Name: Hope Willenborg

Date: Tuesday, February 21, 2017

Rationale of the work:
The purpose of the lab was to learn about all the genes from Lore.

Tools used and/or Methods:

1. Finish the powerpoint about the genes you annotated
2. Present your genes

Conclusions and next steps:
We all discussed the genes we annotated and filled out the genes that we had to change and genes that had a specific function. Some important genes to note are genes 3,16,21, and 26. Gene 3 may have a longer start site than originally called for. Gene 16 has q:3 s:2 on NCBI BLAST. Gene 21 has been deleted and will be remade as a reverse gene. Gene 26 was deleted and moved to a different ORF.
The next step is to make a DNAMaster file so we can send our discovery to University of Pittsburg.

Name: Hope Willenborg

Date: Tuesday, February 14, 2017

Rationale of the work:
The purpose of the lab was to learn how to change a start site and annotate on our own.

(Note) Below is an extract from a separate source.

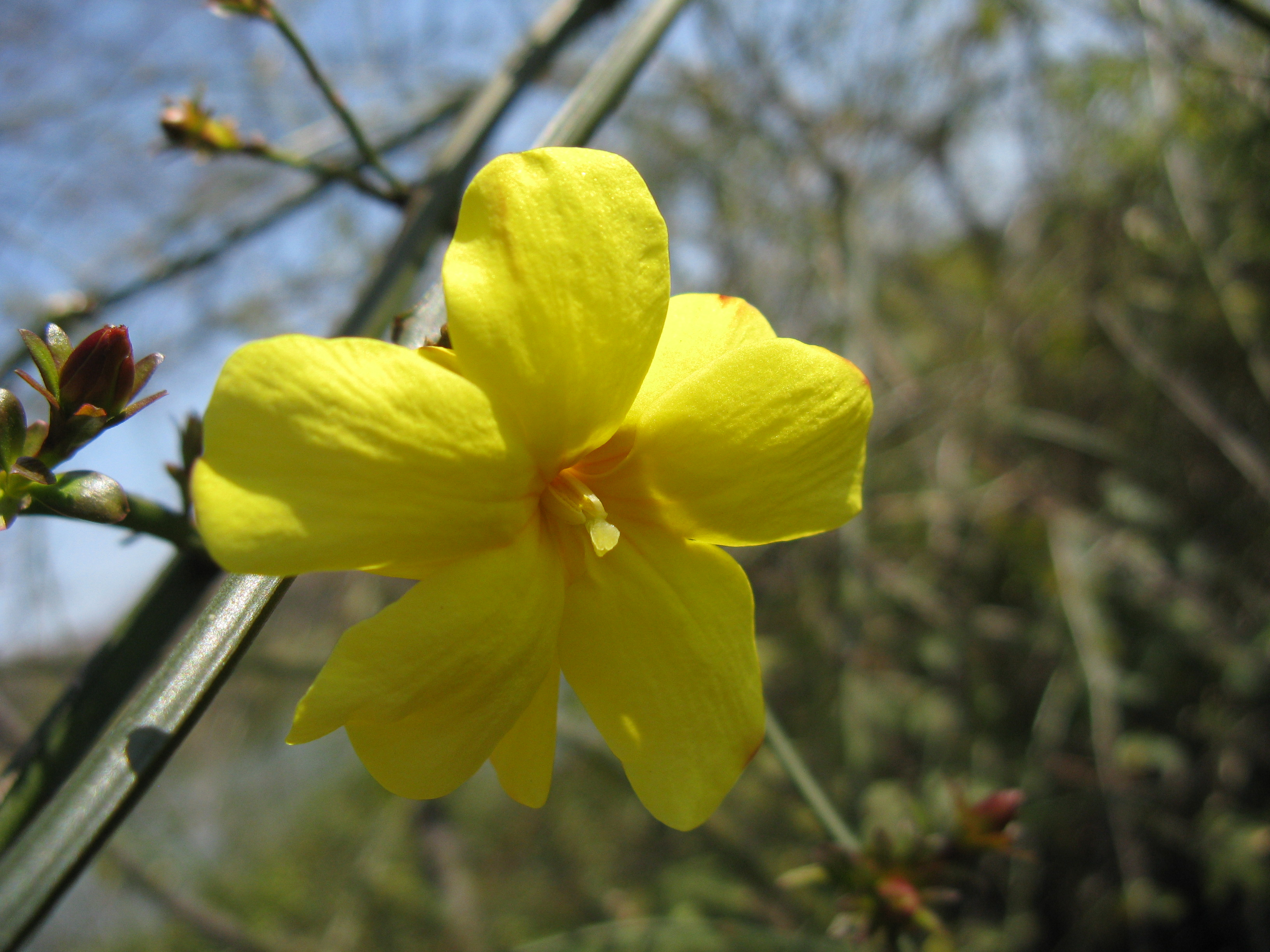 Jasminum mesnyi

Tools used and/or Methods:

1. Open DNA Master
2. Open Virtualbox
3. Finish the assigned genes from last week

Change a start?

1. Click on the calculator
2. Click “post”

Delete a gene?

1. Highlight gene
2. Click “delete”

Insert a gene?

1. Click “insert”
2. Fill in the details
3. Click “post”

Conclusions and next steps:
I finished annotating gene 17 of Lore. I also annotated gene 15 and gene 22. They were pretty straightforward. I did not have to change anything about them.
Hopefully next week all the genes of Lore will be completely annotated, so we can work on a new phage.

Name: Hope Willenborg

Date: Tuesday, February 7, 2017

Rationale of the work:
The purpose of the lab was to learn how to use starterator and annotate different genes on our own.

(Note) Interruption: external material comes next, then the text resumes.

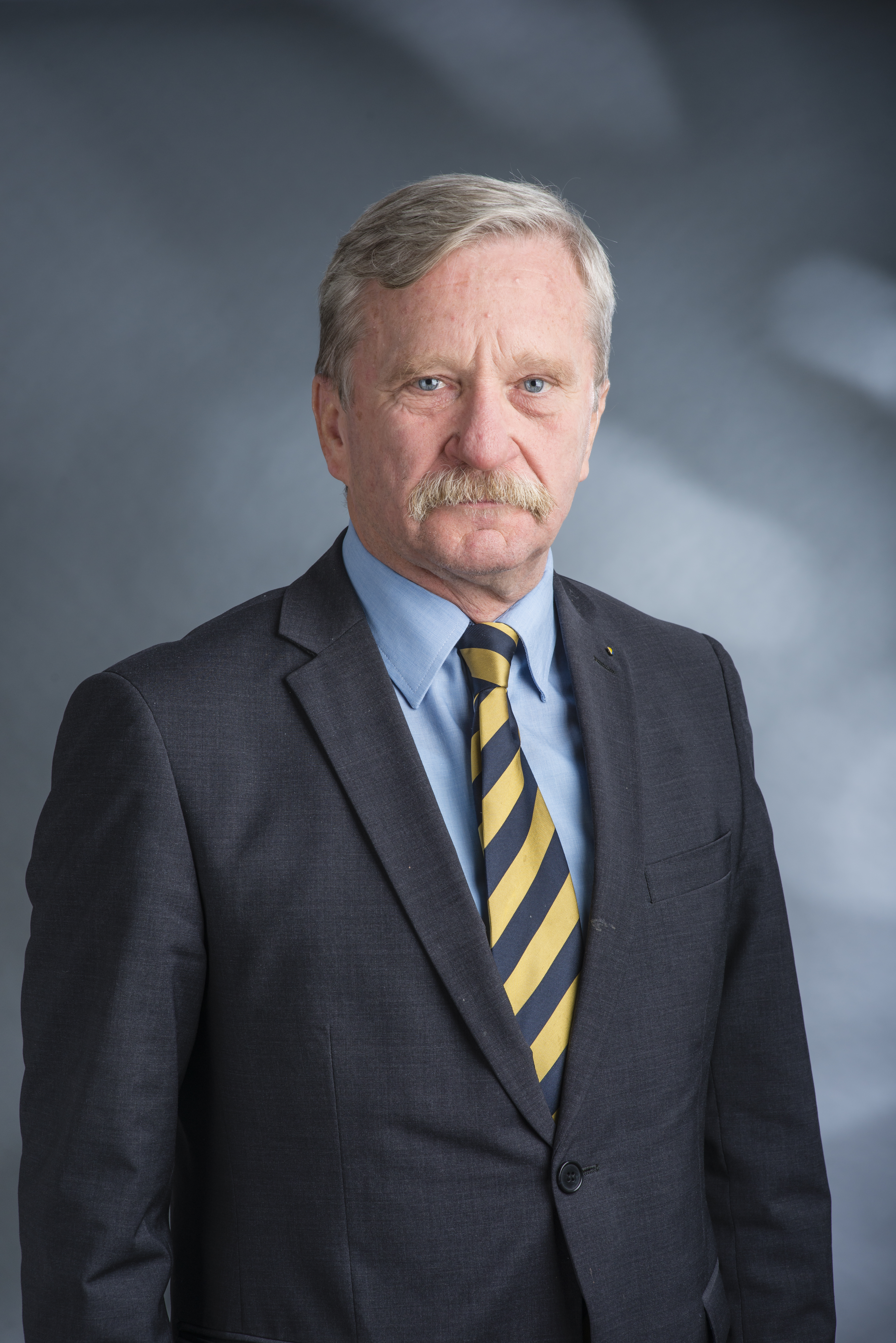 Peter Zenner (* 23. August 1949 in Häcklingen, Lüneburg) ist ein deutscher Politiker (FDP) und gewählter Abgeordneter in der Bremischen Bürgerschaft.

Tools used and/or Methods:

1. Open DNA Master
2. Open Virtualbox
3. Get assigned to a gene
4. Download “Lore” fasta file from phagesdb
5. Annotate the assigned gene in the google drive
   1. Use starterator to find its suggested start site
   2. Enter in the query and subject (q:1 s:1) in the blast hits

Conclusions and next steps:
Starterator is another tool to use to figure out where to start the gene. It is based off other people’s annotated genes, so ultimately our judgement is best. The blue line is the recommended start.
I worked and finished gene 17.
Figuring out the correct function is the hardest part for me in annotating, but after searching through the different functions I am able to make a correct decision. The next step would be to finalize the annotated gene.

Name: Hope Willenborg

Date: Tuesday, January 31, 2017

Rationale of the work:
The purpose of the lab was to understand how to use phamerator in order to figure out the function of genes.

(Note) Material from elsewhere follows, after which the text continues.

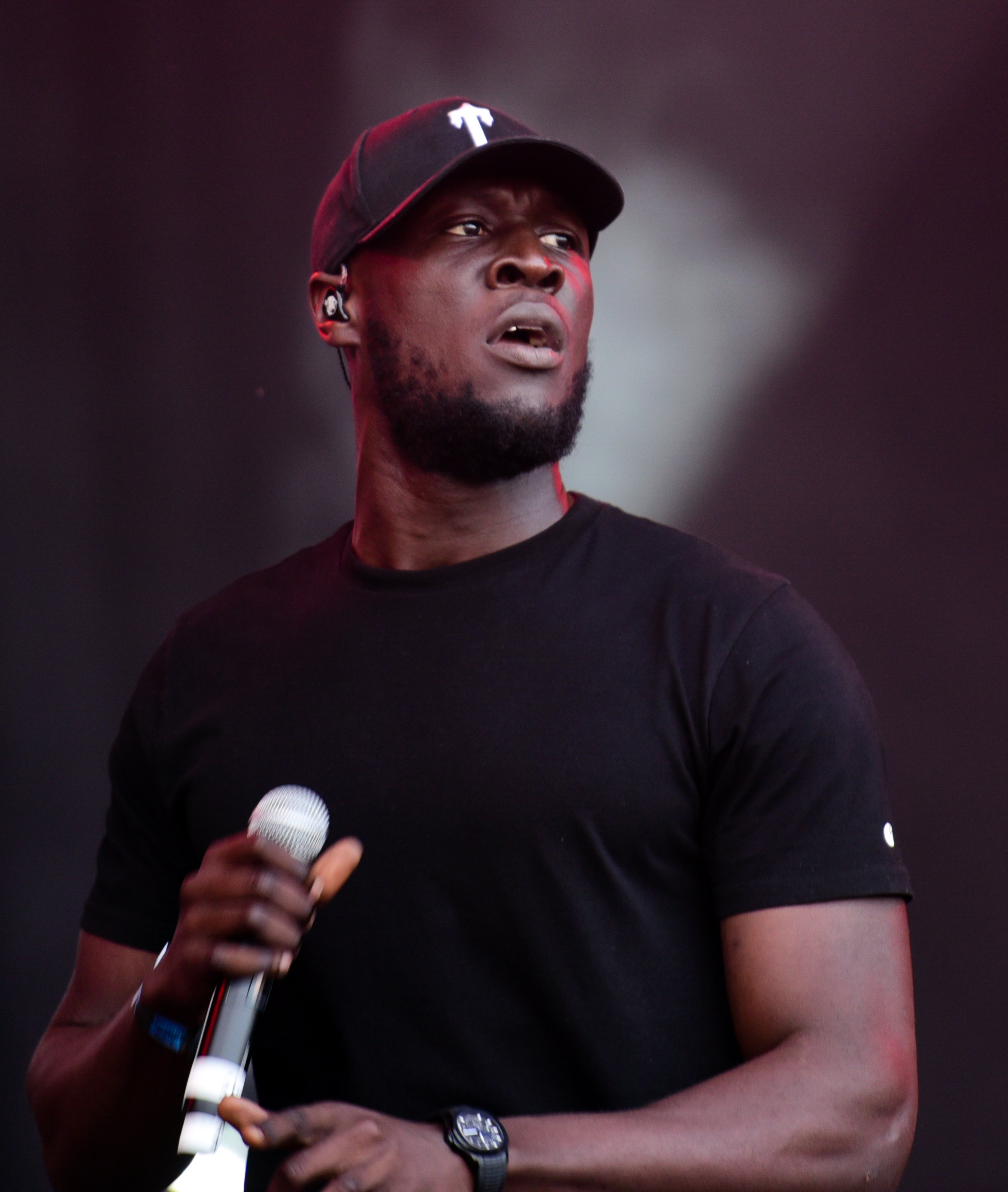 Stormzy live auf dem Openair Frauenfeld 2019

Tools used and/or Methods:

1. Open virtual box
2. Hit start
3. Plug in the password: phamerator
4. Open phamerator (the second drop down)
5. Click phage
6. Search “Link” as well as four other AN Anthrobactors
7. Click map
8. Complete questions that matter

1. Annotate your assigned gene
2. Find the function of the gene using NCBI, NCBI CDD, and Phagesdb

Conclusions and next steps:
Phamerator is different from DNA Master because it compares genomics using multiple sequence alignments. It narrows down databases and allows us to look at drafts.
The next step would be to use our own phage and annotate as well as use the phamerator.